MUSIC REVIEW : Baritone Dean Elzinga Resounds in Stotsenberg Recital Series

There was excitement and joy in the eyes of baritone Dean Elzinga Sunday afternoon in Raitt Recital Hall at Pepperdine University. It was almost as if he couldn't believe he had this voice--big, resilient, resounding--and couldn't wait to show it off.

He was musical about it though. He's not just a belter. In opening the third season of the Stotsenberg Recital Series with a program of songs by Schubert, Vaughan Williams, Brahms and Ravel, the young Los Angeles resident showed communicative and technical abilities to reckon with.

That his voice and sometimes his actions weren't always calibrated to the small confines mattered little, because he did accomplish softness, nuance and insight as well. His low notes really popped at quieter levels; his highs were reached without shift or strain. And besides, his fortes were pretty thrilling, even if eardrum rattling.

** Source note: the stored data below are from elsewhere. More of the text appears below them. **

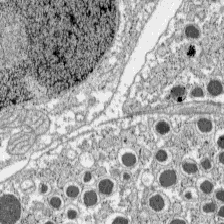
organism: C57BL Mouse
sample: Pancreatic islet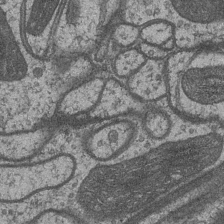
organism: Drosophila
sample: Optic medulla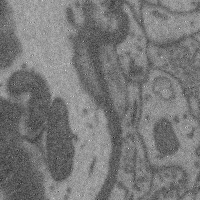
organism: Mouse
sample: Cerebral cortex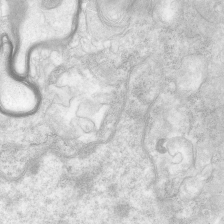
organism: Human
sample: Neocortex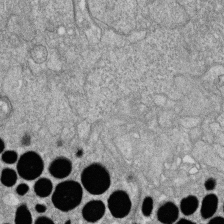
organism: Zebrafish
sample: Cilia; retinal pigment epithelium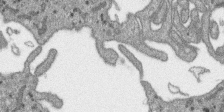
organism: Human
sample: Lung epithelial cells infected with SARS-CoV-2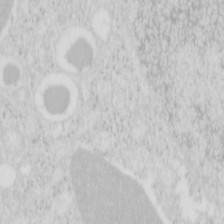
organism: Mouse
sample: Pancreas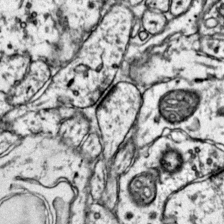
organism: Mouse
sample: Primary visual cortex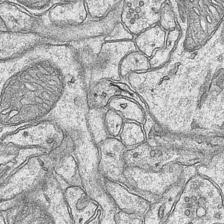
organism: Mouse
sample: CA1 Hippocampus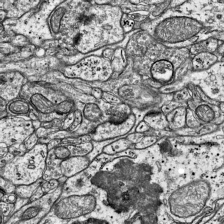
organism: Mouse
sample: Visual Cortex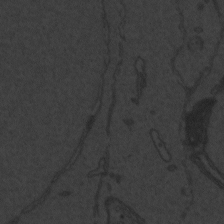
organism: Zebrafish
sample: Macrophage infected with Toxoplasma gondii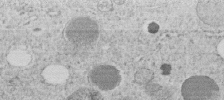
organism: C. elegans
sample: C. elegans embryo early stage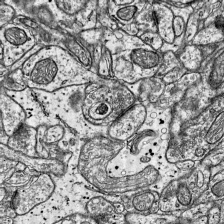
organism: Mouse
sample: Visual Cortex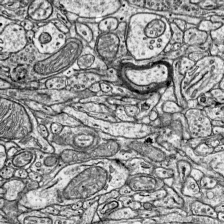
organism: Mouse
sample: Visual Cortex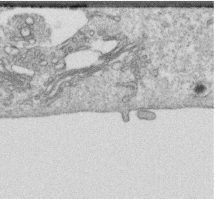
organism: Human
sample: Centriole in RPE cells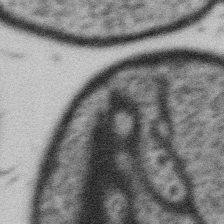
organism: Gemmata obscuriglobus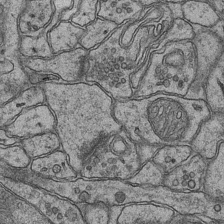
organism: Mouse
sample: CA1 Hippocampus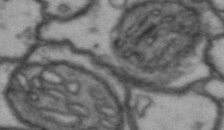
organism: Drosophila
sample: Brain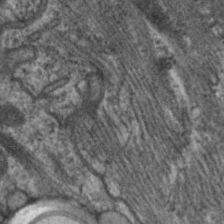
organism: C. elegans
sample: Pharynx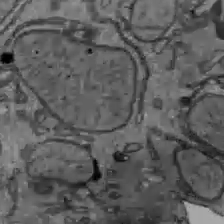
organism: C57BL Mouse
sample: Liver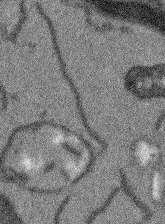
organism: Arabidopsis thaliana
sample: Root tip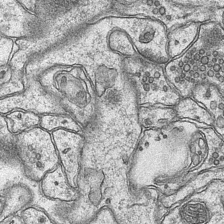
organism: Mouse
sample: CA1 Hippocampus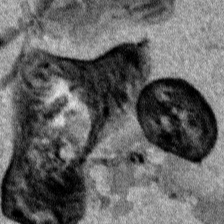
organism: Human
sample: Mitochondria in HCT116 cells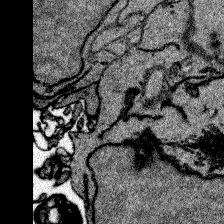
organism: Zebrafish
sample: Larval olfactory bulb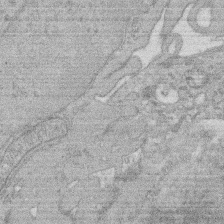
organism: Rat
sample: Salivary granule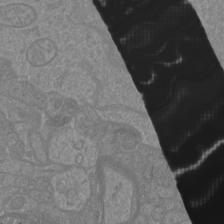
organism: Mouse
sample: Cortical neurons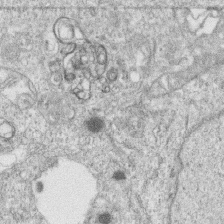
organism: Human
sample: HeLa cell HIV synapse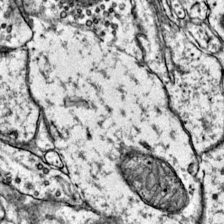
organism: Mouse
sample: Primary visual cortex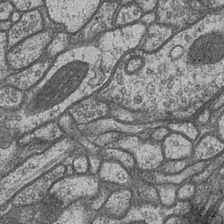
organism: Drosophila
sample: Optic medulla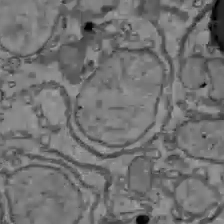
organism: C57BL Mouse
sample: Liver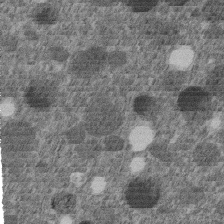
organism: C. elegans
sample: C. elegans embryo early stage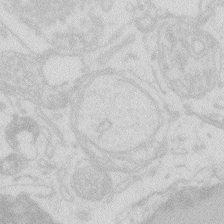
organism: Zebrafish
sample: Macrophage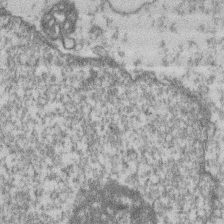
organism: Mouse
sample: T cell stromal cell synapse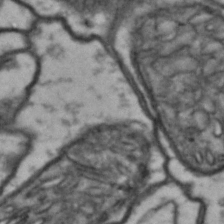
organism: Drosophila
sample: Brain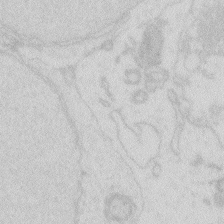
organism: Zebrafish
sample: Macrophage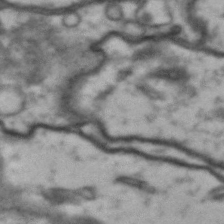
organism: Drosophila
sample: Brain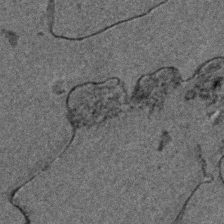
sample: Trachea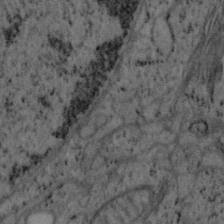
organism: Human
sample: HeLa cells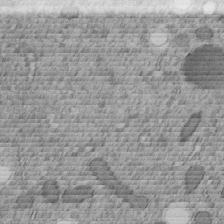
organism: C. elegans
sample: C. elegans embryo early stage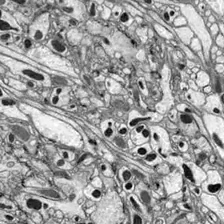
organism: Drosophila
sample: Optic lobe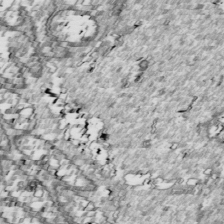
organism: Drosophila
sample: Cell division; meiosis; drosophila spermatocytes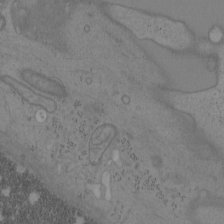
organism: Mouse
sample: OT-I killer T cells with ID8 ovarian cancer cells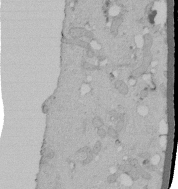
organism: Human
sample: Melanocyte Keratinocyte synapse skin construct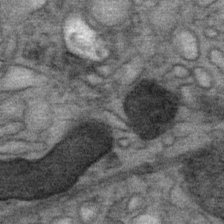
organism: Mouse
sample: Mouse Salivary gland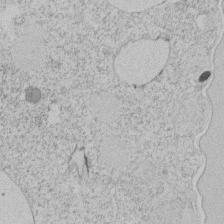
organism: Tetrahymena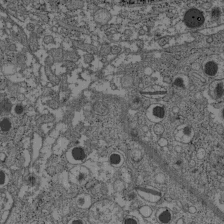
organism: C57BL Mouse
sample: Pancreatic islet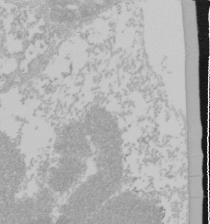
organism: Mouse
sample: Cancer cell death in ED-1 cells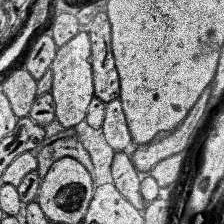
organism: Human
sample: Temporal Lobe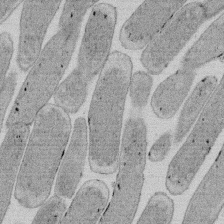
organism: E. coli
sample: Bacterial nucleoid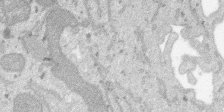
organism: Human
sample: Lung epithelial cells infected with SARS-CoV-2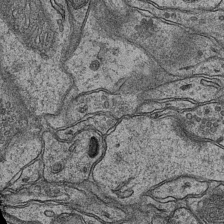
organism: Mouse
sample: CA1 Hippocampus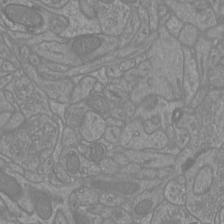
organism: Mouse
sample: Cortical neurons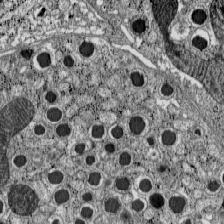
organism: C57BL Mouse
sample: Pancreatic islet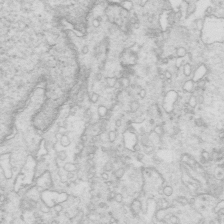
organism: Mouse
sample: Multiciliated cells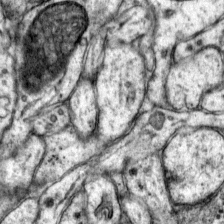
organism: Mouse
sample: Primary visual cortex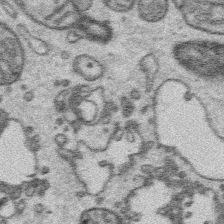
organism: Platynereis dumerilii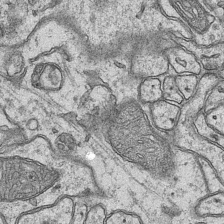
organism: Mouse
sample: CA1 Hippocampus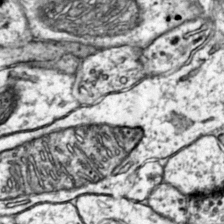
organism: Mouse
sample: Primary visual cortex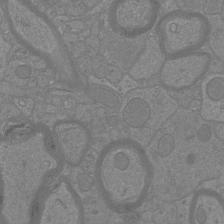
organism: Mouse
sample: Cortical neurons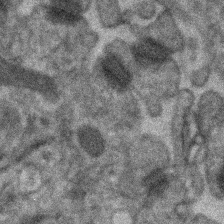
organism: Human
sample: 1205lu cells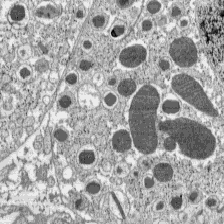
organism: C57BL Mouse
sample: Pancreatic islet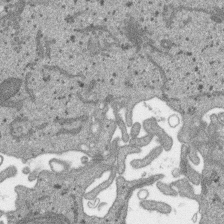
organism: Human
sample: Lung epithelial cells infected with SARS-CoV-2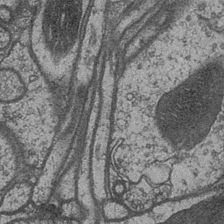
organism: Drosophila
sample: Optic medulla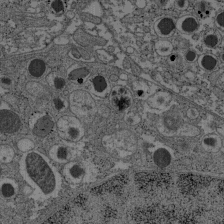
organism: C57BL Mouse
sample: Pancreatic islet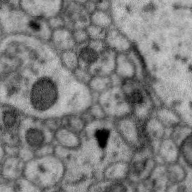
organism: Zebra finch
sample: Brain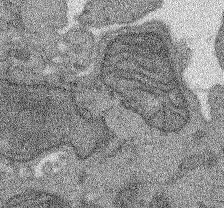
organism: Human
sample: HeLa cells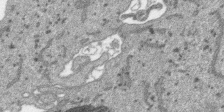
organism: Human
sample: Lung epithelial cells infected with SARS-CoV-2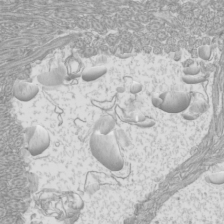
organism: Mouse
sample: Cilia; mouse epididymis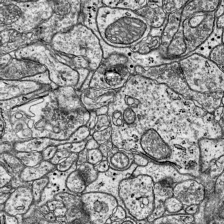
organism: Mouse
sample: Visual Cortex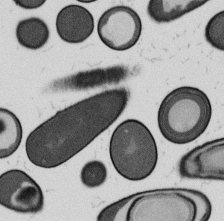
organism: B. subtilis
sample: Bacterial spore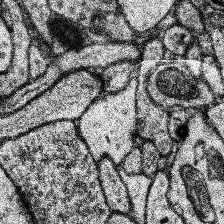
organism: Human
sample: Temporal Lobe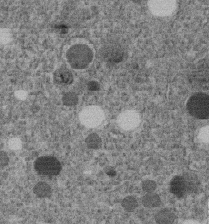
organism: C. elegans
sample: C. elegans embryo early stage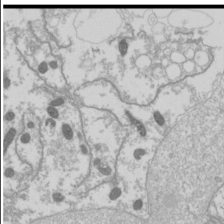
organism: Drosophila
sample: Cell division; meiosis; drosophila spermatocytes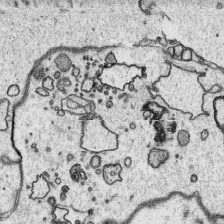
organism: Platynereis dumerilii
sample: Parapodia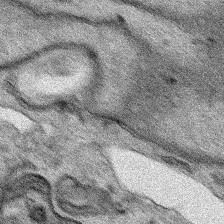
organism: Human
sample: Mitochondria in HCT116 cells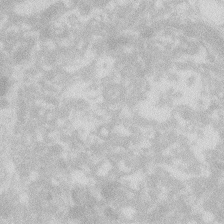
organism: Zebrafish
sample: Macrophage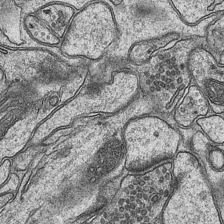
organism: Mouse
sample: CA1 Hippocampus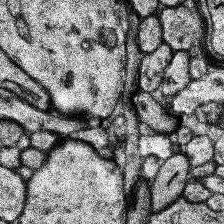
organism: Human
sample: Temporal Lobe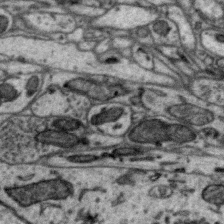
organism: Zebra finch
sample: Brain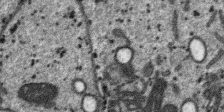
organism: Human
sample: Lung epithelial cells infected with SARS-CoV-2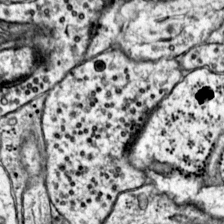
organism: Mouse
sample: Primary visual cortex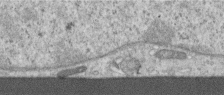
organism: Human
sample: Centriole in RPE cells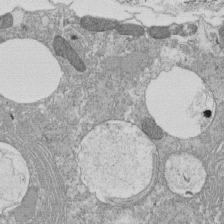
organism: Tetrahymena
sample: Cilia in tetrahymena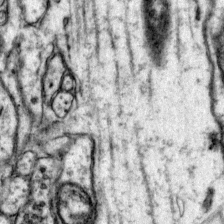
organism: Mouse
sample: Primary visual cortex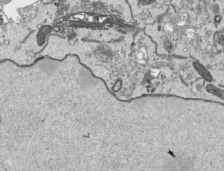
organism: Human
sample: Mitochondria in HCT116 cells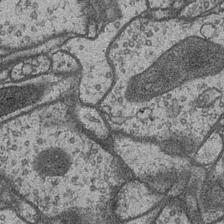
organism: Drosophila
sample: Optic medulla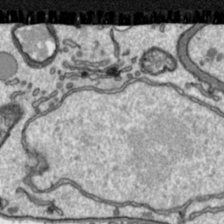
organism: Toxoplasma gondii
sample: Parasites in a vacuole inside a host cell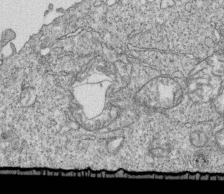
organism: Human
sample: HeLa cell HIV synapse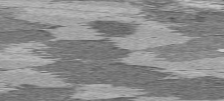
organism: C57BL Mouse
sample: Heart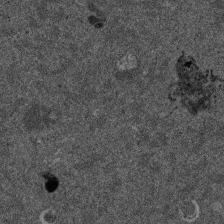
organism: Mouse
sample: Dividing mouse embryo 1 cell stage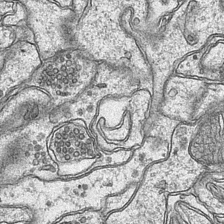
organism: Mouse
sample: CA1 Hippocampus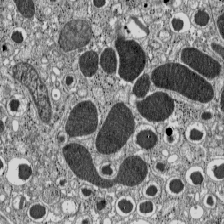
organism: C57BL Mouse
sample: Pancreatic islet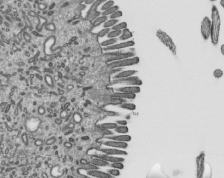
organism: Mouse
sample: Mouse epididymis efferent ductule cilia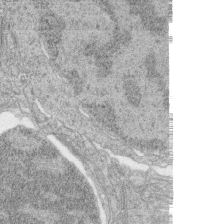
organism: Zebrafish
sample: synaptic ribbons in rod cells and cone cells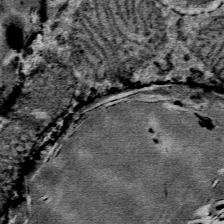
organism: Mouse
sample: Mouse Salivary gland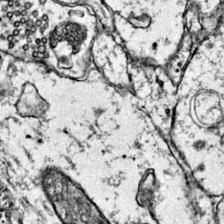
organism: Mouse
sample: Primary visual cortex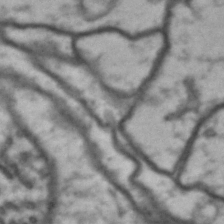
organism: Drosophila
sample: Brain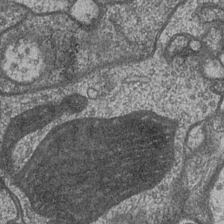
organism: Drosophila
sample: Optic medulla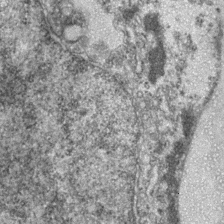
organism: Zebrafish
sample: Zebrafish embryo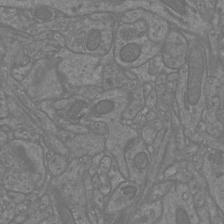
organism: Mouse
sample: Cortical neurons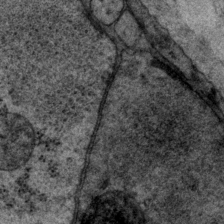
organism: P. pacificus
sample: Pharynx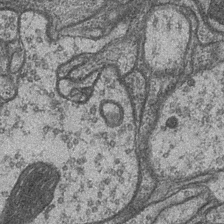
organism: Drosophila
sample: Optic medulla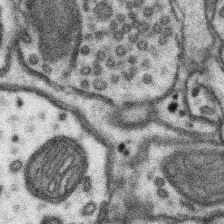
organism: Mouse
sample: Somatosensory cortex neuropil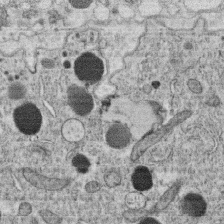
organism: C. elegans
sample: C. elegans oocyte; sperm cells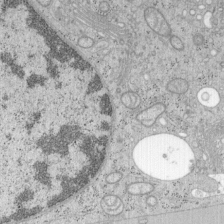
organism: Mouse
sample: OT-I killer T cells with ID8 ovarian cancer cells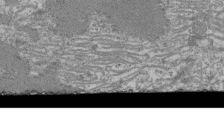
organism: Mouse
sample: Glomerulus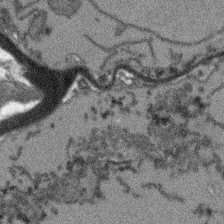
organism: Arabidopsis thaliana
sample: Root tip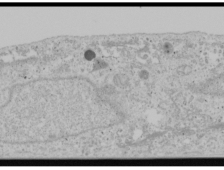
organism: Human
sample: Mitochondria in U2OS cells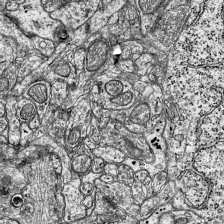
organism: Mouse
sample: Visual Cortex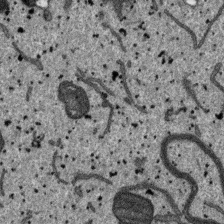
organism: Human
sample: Lung epithelial cells, uninfected (mock) control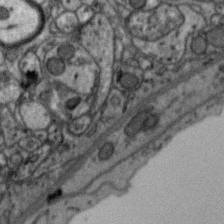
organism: Zebra finch
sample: Brain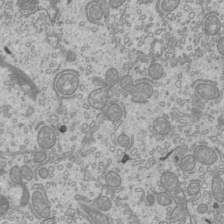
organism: Mouse
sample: Cilia; mouse epididymis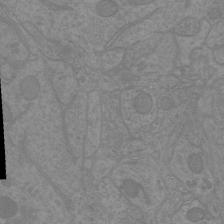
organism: Mouse
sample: Cortical neurons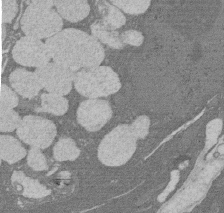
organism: Rat
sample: Salivary granule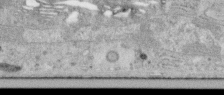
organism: Human
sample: Centriole in RPE cells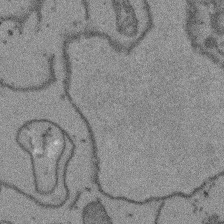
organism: Arabidopsis thaliana
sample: Root tip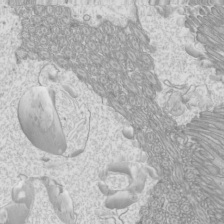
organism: Mouse
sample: Cilia; mouse epididymis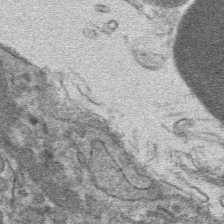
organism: Mouse
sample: Mouse hepatocytes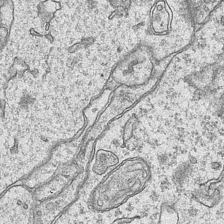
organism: Mouse
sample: CA1 Hippocampus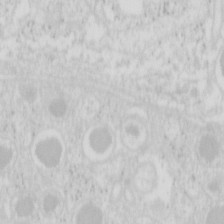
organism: Mouse
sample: Pancreas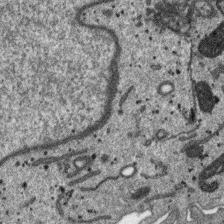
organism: Human
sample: Lung epithelial cells infected with SARS-CoV-2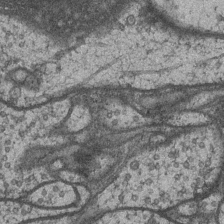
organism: Drosophila
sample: Optic medulla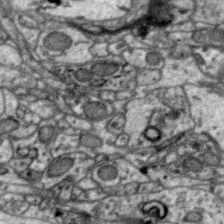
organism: Zebra finch
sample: Brain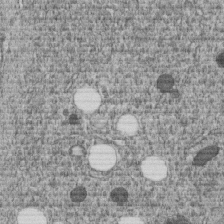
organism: C. elegans
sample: C. elegans embryo early stage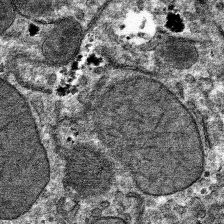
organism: Mouse
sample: Mouse hepatocytes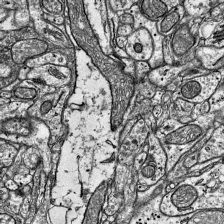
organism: Mouse
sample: Visual Cortex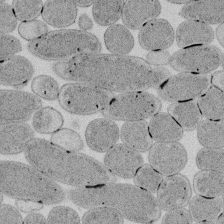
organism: E. coli
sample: Bacterial nucleoid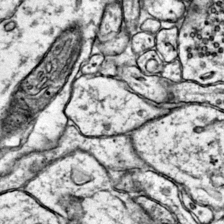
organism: Mouse
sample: Primary visual cortex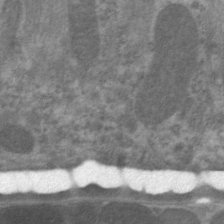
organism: C. elegans
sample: Pharynx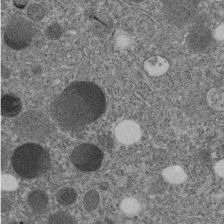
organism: C. elegans
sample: C. elegans embryo early stage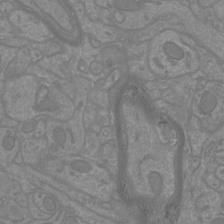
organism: Mouse
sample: Cortical neurons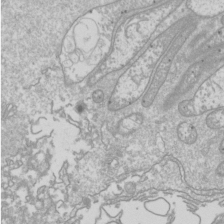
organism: Drosophila
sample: Cell division; meiosis; drosophila spermatocytes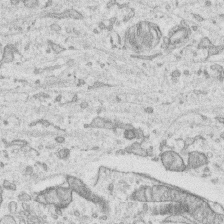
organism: Human
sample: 1205lu cells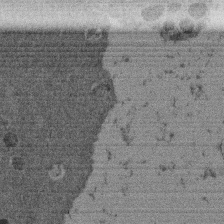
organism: Mouse
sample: Dividing mouse embryo 1 cell stage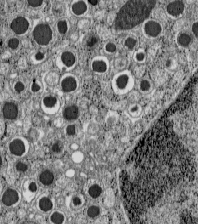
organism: C57BL Mouse
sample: Pancreatic islet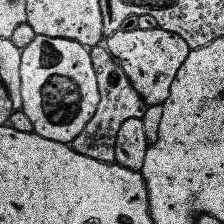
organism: Human
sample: Temporal Lobe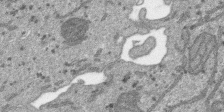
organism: Human
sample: Lung epithelial cells infected with SARS-CoV-2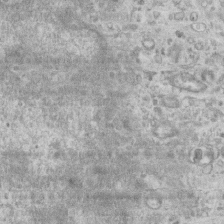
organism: Mouse
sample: Centriole in ependymal cells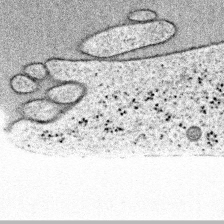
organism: Human
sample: HeLa cells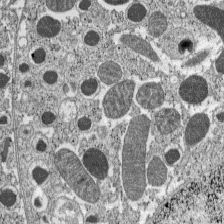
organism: C57BL Mouse
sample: Pancreatic islet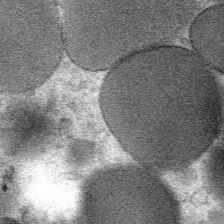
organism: Mouse
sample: Mouse Salivary gland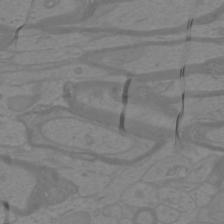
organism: Mouse
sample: Cortical neurons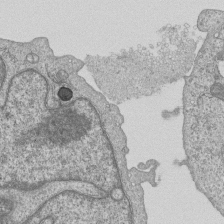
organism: Human
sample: MDA-MB-231 cells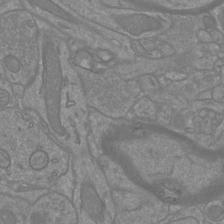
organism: Mouse
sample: Cortical neurons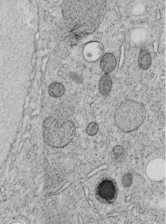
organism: C. elegans
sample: C. elegans embryo early stage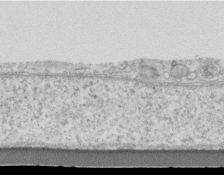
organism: Mouse
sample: Centriole in ependymal cells

The three Italian songs of Schubert to words of Metastasio that opened the program aren't exactly filled with subtle psychological coloring anyway. He sang them robustly and fluently, broadly underlining their sentiment, melodrama and wit.

Vaughan Williams' "Songs of Travel" (using poems of Robert Louis Stevenson) provided the recital's most satisfying sequence. With William Vendice his ever trenchant accompanist, Elzinga attended closely to word and meaning, sang with sweetness, silkiness and evenness of tone, while never straying too far from the heartiness and simplicity of these songs.

Brahms' "Vier ernste Gesange" and Ravel's 'Don Quichotte a Dulcinee" wound up the printed agenda. Extroverted accounts of Leigh's "I, Don Quixote" and the "Catalog" Aria from "Don Giovanni" were heard in encore.